Kim Goo-Young, Lee Young Mok, Kwon Joon Hyun, Cho Jun-Ho, Pan Chi-Jiunn, Starost Matthew F, Mansfield Brian C, Chou Janice Y
Section on Cellular Differentiation, Eunice Kennedy Shriver National Institute of Child Health and Human Development, United States.
Division of Veterinary Resources, National Institutes of Health, Bethesda, MD 20892, United States.
Mol Genet Metab. 2017 Mar;120(3):229-234. doi: 10.1016/j.ymgme.2017.01.003. Epub 2017 Jan 10.
Glycogen storage disease type Ia (GSD-Ia), characterized by impaired glucose homeostasis and chronic risk of hepatocellular adenoma (HCA) and carcinoma (HCC), is caused by a deficiency in glucose-6-phosphatase-α (G6Pase-α or G6PC). We have previously shown that G6pc-/- mice receiving gene transfer mediated by rAAV-G6PC, a recombinant adeno-associated virus (rAAV) vector expressing G6Pase-α, and expressing 3-63% of normal hepatic G6Pase-α activity maintain glucose homeostasis and do not develop HCA/HCC. However, the threshold of hepatic G6Pase-α activity required to prevent tumor formation remained unknown. In this study, we constructed rAAV-co-G6PC, a rAAV vector expressing a codon-optimized (co) G6Pase-α and showed that rAAV-co-G6PC was more efficacious than rAAV-G6PC in directing hepatic G6Pase-α expression. Over an 88-week study, we showed that both rAAV-G6PC- and rAAV-co-G6PC-treated G6pc-/- mice expressing 3-33% of normal hepatic G6Pase-α activity (AAV mice) maintained glucose homeostasis, lacked HCA/HCC, and were protected against age-related obesity and insulin resistance. Of the eleven rAAV-G6PC/rAAV-co-G6PC-treated G6pc-/- mice harboring 0.9-2.4% of normal hepatic G6Pase-α activity (AAV-low mice), 3 expressing 0.9-1.3% of normal hepatic G6Pase-α activity developed HCA/HCC, while 8 did not (AAV-low-NT). Finally, we showed that the AAV-low-NT mice exhibited a phenotype indistinguishable from that of AAV mice expressing ≥3% of normal hepatic G6Pase-α activity. The results establish the threshold of hepatic G6Pase-α activity required to prevent HCA/HCC and show that GSD-Ia mice harboring <2% of normal hepatic G6Pase-α activity are at risk of tumor development.

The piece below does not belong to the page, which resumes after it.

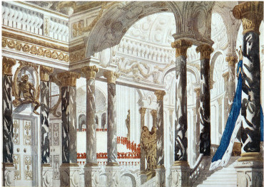 Эскиз декораций к к балета П.И.Чайковского "Спящая принцесса". 1922 Scenery Design for the Baptism, from Sleeping Beauty, 1921

Ia型糖原贮积病(GSD-Ia)的特征是葡萄糖稳态受损以及存在肝细胞腺瘤(HCA)和肝细胞癌(HCC)的慢性风险,它由葡萄糖-6-磷酸酶-α(G6Pase-α或G6PC)缺乏引起。我们之前已经表明,接受由rAAV-G6PC介导的基因转移的G6pc-/-小鼠,rAAV-G6PC是一种表达G6Pase-α的重组腺相关病毒(rAAV)载体,其表达正常肝脏G6Pase-α活性的3%-63%,可维持葡萄糖稳态且不会发生HCA/HCC。然而,预防肿瘤形成所需的肝脏G6Pase-α活性阈值仍然未知。在本研究中,我们构建了rAAV-co-G6PC,一种表达密码子优化(co)的G6Pase-α的rAAV载体,并表明rAAV-co-G6PC在指导肝脏G6Pase-α表达方面比rAAV-G6PC更有效。在一项为期88周的研究中,我们表明,表达正常肝脏G6Pase-α活性3%-33%的经rAAV-G6PC和rAAV-co-G6PC处理的G6pc-/-小鼠(AAV小鼠)维持了葡萄糖稳态,没有HCA/HCC,并且对年龄相关的肥胖和胰岛素抵抗具有保护作用。在11只肝脏G6Pase-α活性为正常水平0.9%-2.4%的经rAAV-G6PC/rAAV-co-G6PC处理的G6pc-/-小鼠(AAV-low小鼠)中,3只肝脏G6Pase-α活性为正常水平0.9%-1.3%的小鼠发生了HCA/HCC,而8只没有(AAV-low-NT)。最后,我们表明,AAV-low-NT小鼠表现出与表达≥3%正常肝脏G6Pase-α活性的AAV小鼠无法区分的表型。这些结果确定了预防HCA/HCC所需的肝脏G6Pase-α活性阈值,并表明肝脏G6Pase-α活性低于正常水平2%的GSD-Ia小鼠有肿瘤发生的风险。